## [INFORMATION PROVIDED]
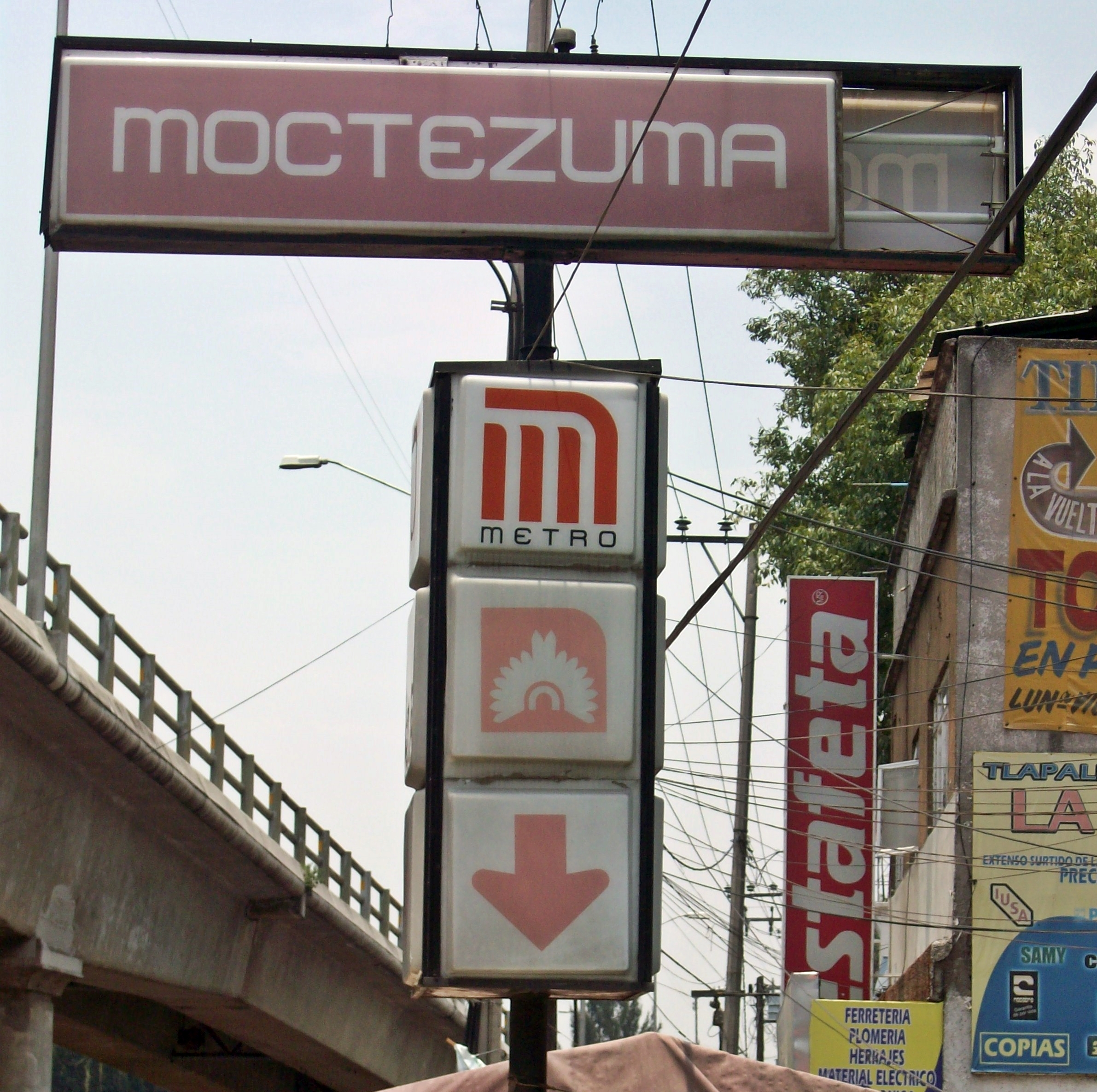 Estela estacion Moctezuma
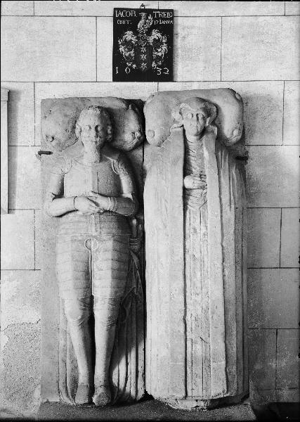 Gravmonument över Jakob Trelo och Margareta Slotz, 1600-talet. Kategori: (09) Gravar Gravmonument över Jakob Trelo och Margareta Slotz, 1600-talet.
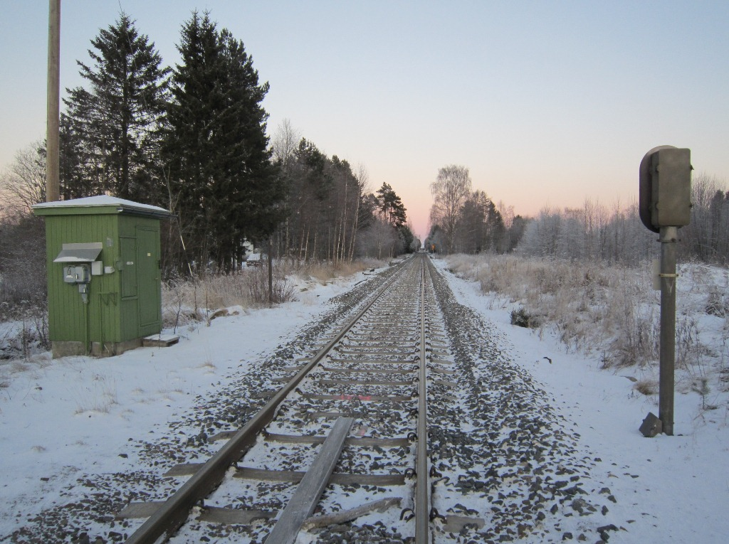 Roset holdeplass på Rørosbanen lå i sin tid til venstre for sporet her.
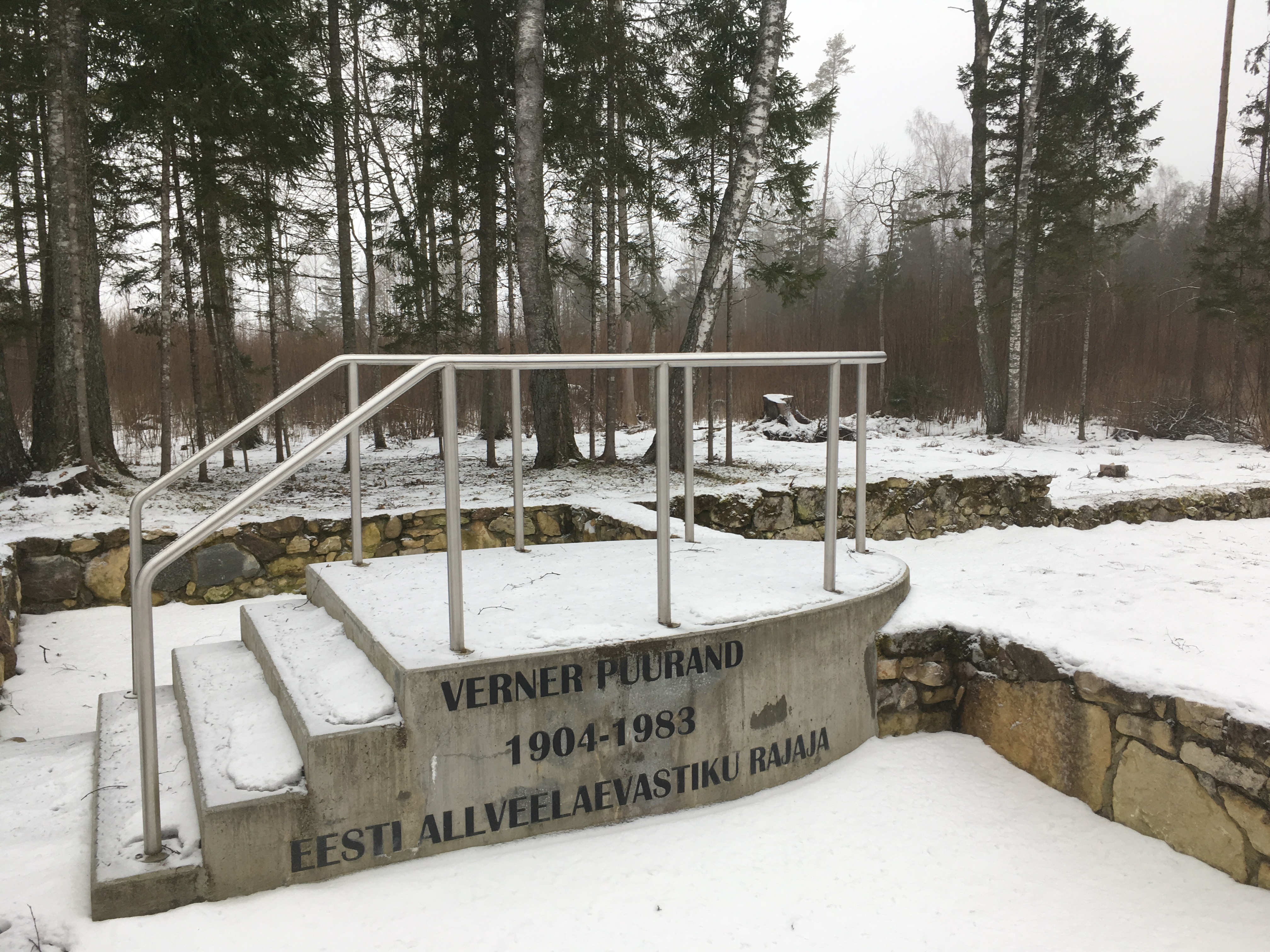 Mälestusmärk on rajatud kapteni kunagise kodumaja taastatud vundamendile. Raudbetoonist monument ehitati kohaliku omavalitsuse, Kaitseministeeriumi ja Hans Puuranna toetusel kunagise korstnajala peale ja kujutab endast stiliseeritud allveelaeva komandosilda.

## [WHAT YOU HAVE TO DO]
The data above should be repeated exactly, minus any pictures.

## [SOLUTION BELOW]
 Estela estacion Moctezuma
 Gravmonument över Jakob Trelo och Margareta Slotz, 1600-talet. Kategori: (09) Gravar Gravmonument över Jakob Trelo och Margareta Slotz, 1600-talet.
 Roset holdeplass på Rørosbanen lå i sin tid til venstre for sporet her.
 Mälestusmärk on rajatud kapteni kunagise kodumaja taastatud vundamendile. Raudbetoonist monument ehitati kohaliku omavalitsuse, Kaitseministeeriumi ja Hans Puuranna toetusel kunagise korstnajala peale ja kujutab endast stiliseeritud allveelaeva komandosilda.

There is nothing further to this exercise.